**Work task:**
Could you repeat the entries below exactly, but only from the line with "JIONJI(sagae) Tmple Hondou.Main" through the line with "Ūnijas iela Rīgā", and without any picture?

**Excerpted records:**
((
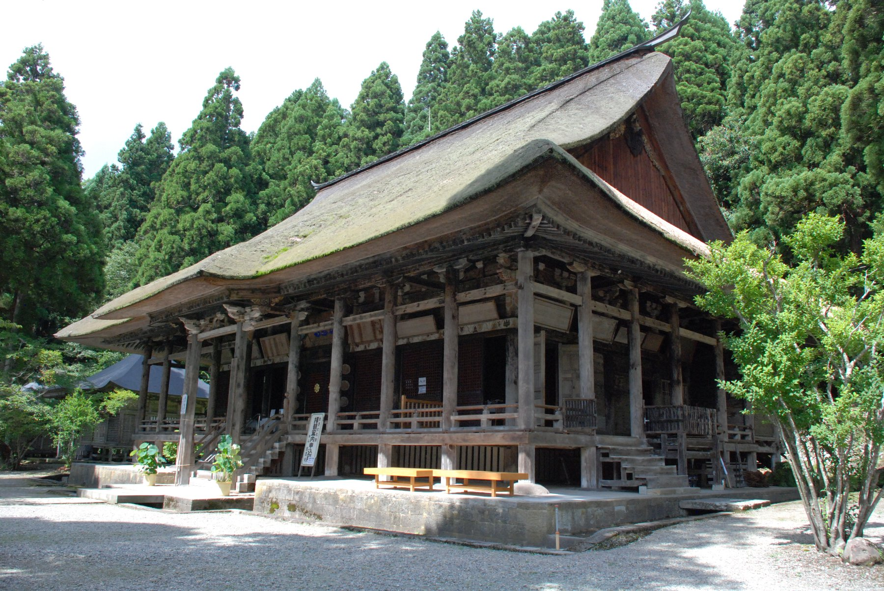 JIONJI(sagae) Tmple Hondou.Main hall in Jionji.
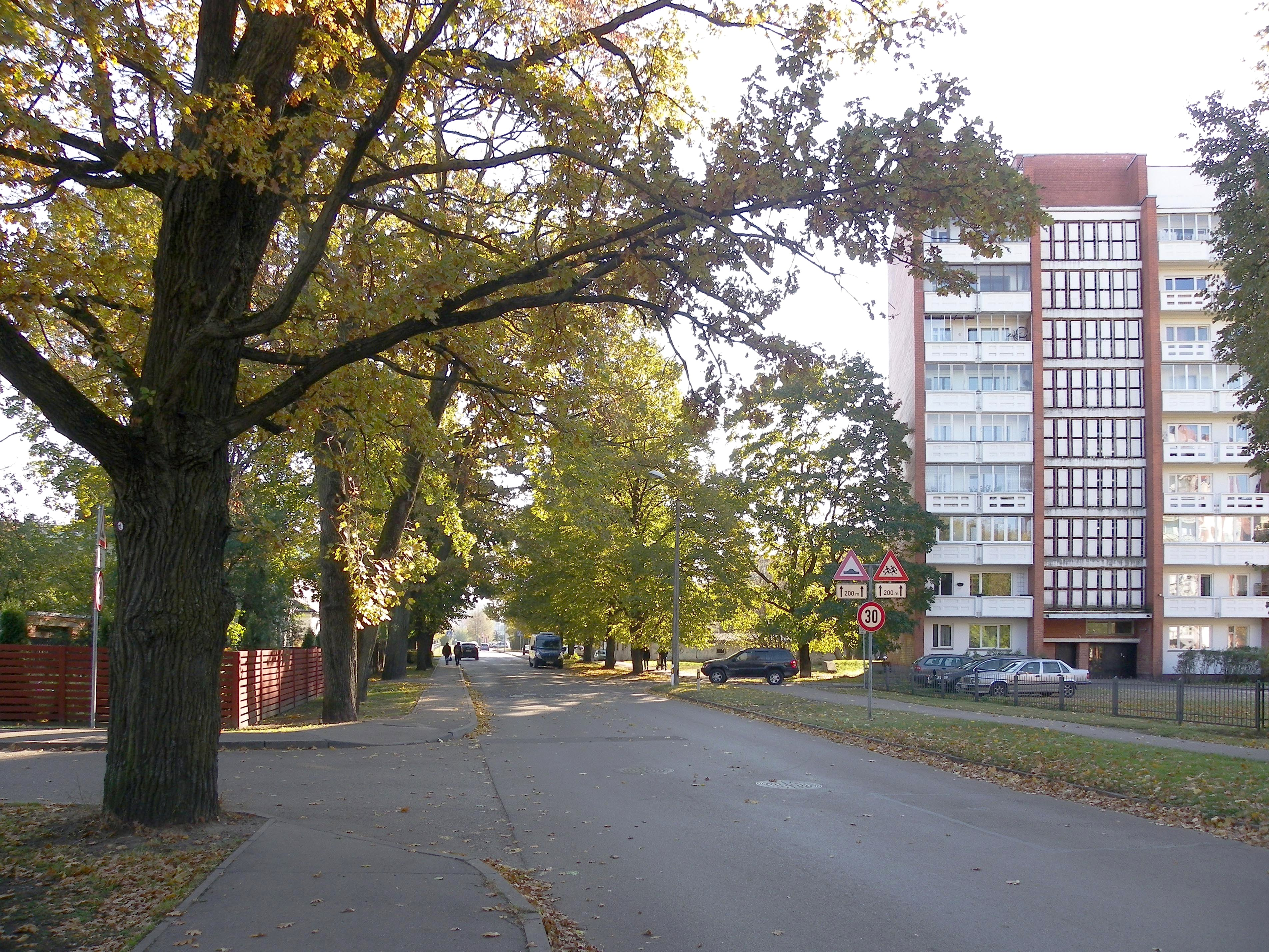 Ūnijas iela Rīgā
))
((
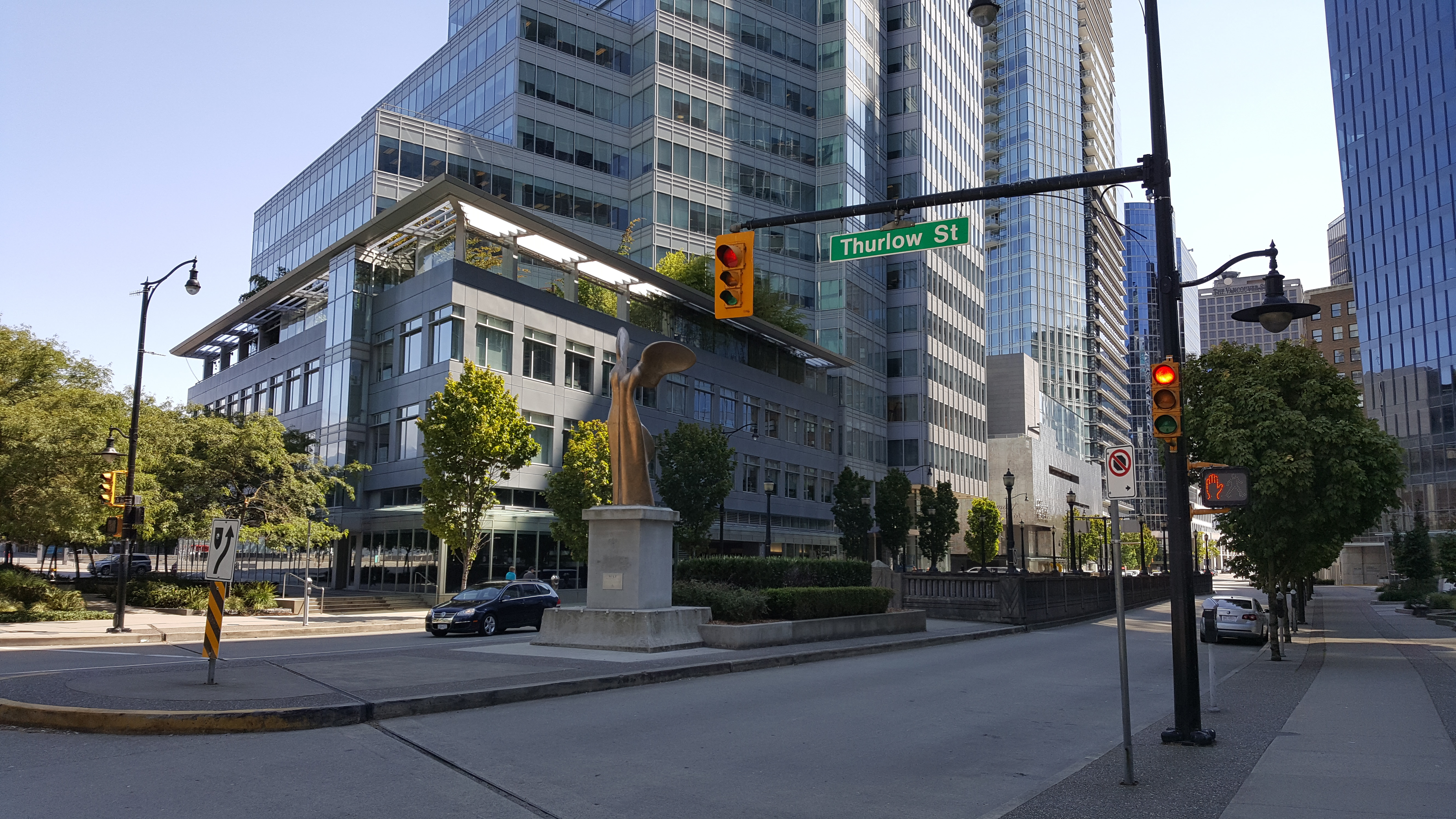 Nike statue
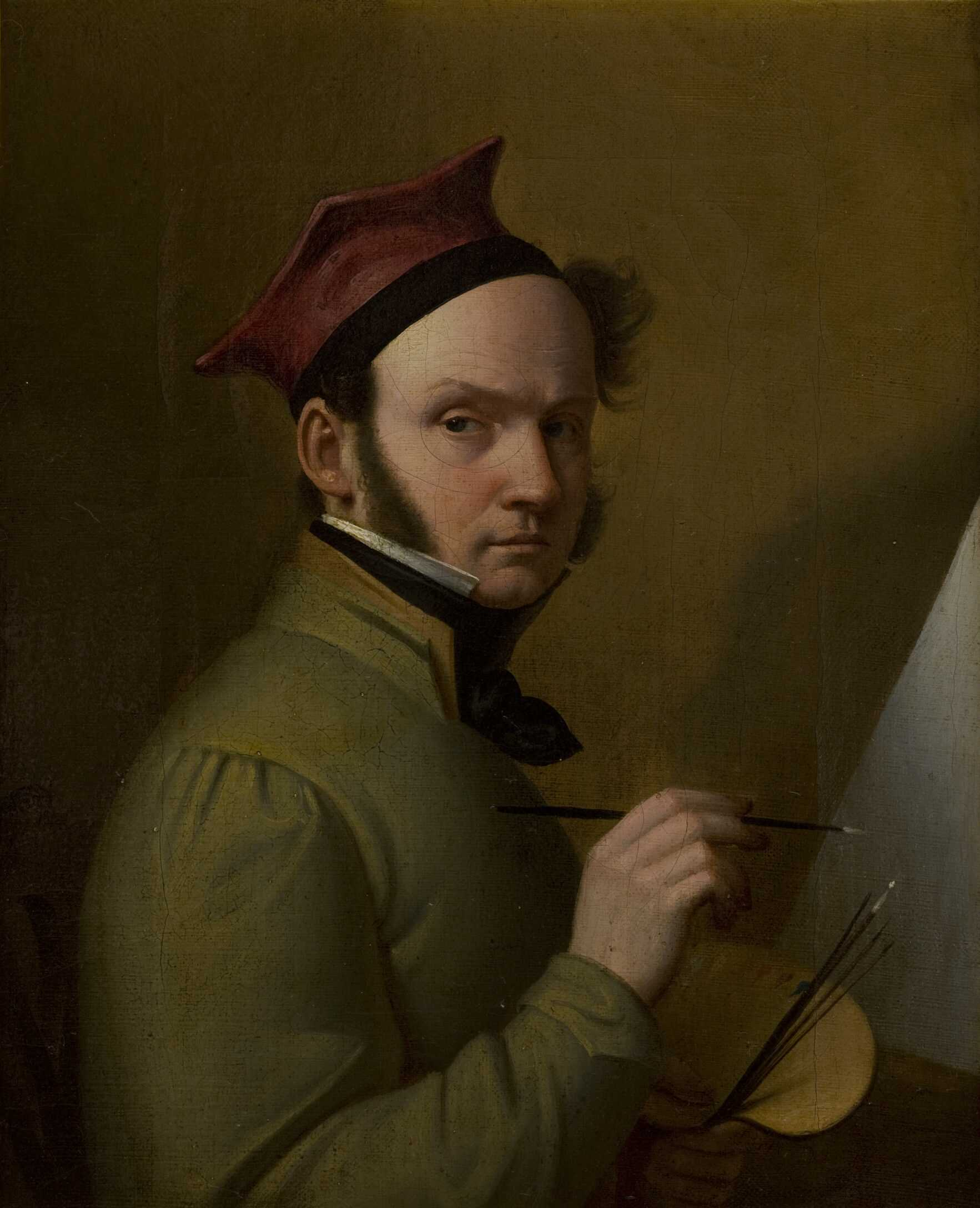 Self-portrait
))
((
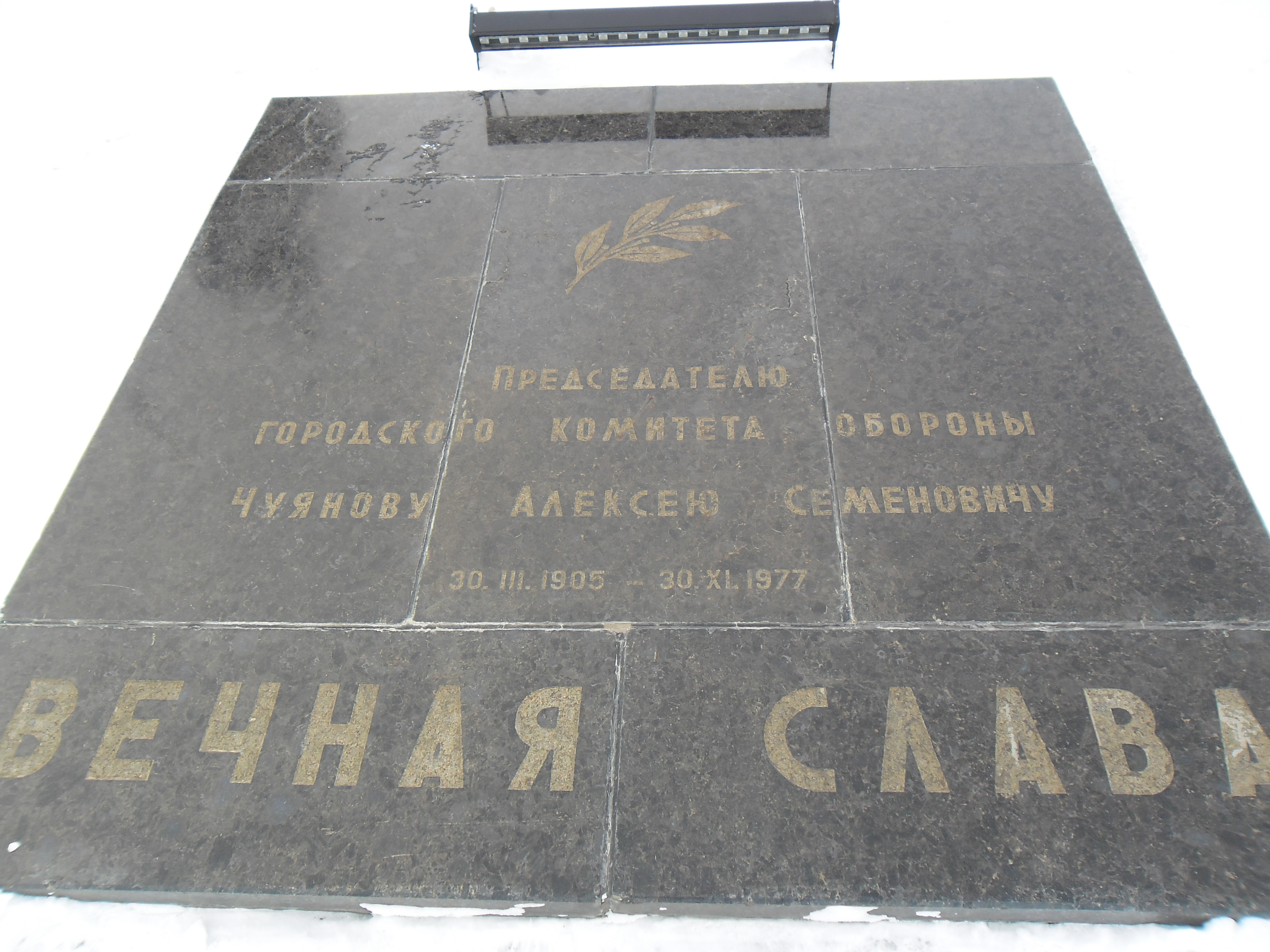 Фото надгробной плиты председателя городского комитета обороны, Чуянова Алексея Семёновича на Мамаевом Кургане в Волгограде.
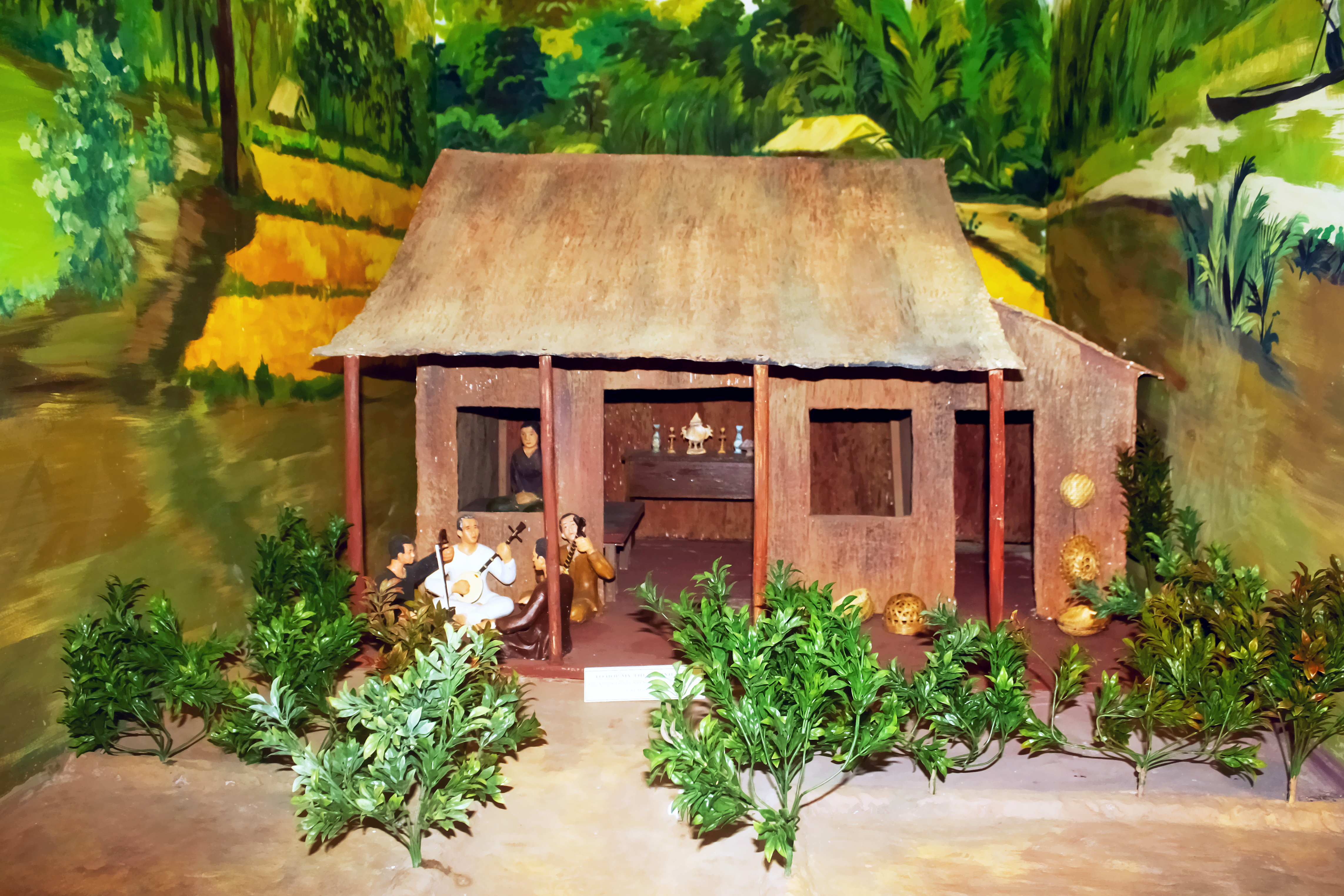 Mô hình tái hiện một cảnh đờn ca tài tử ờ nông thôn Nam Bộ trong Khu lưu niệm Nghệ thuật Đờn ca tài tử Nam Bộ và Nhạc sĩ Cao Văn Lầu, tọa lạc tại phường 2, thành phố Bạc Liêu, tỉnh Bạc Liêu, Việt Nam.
))
**Solution to this problem:**
 JIONJI(sagae) Tmple Hondou.Main hall in Jionji.
 Ūnijas iela Rīgā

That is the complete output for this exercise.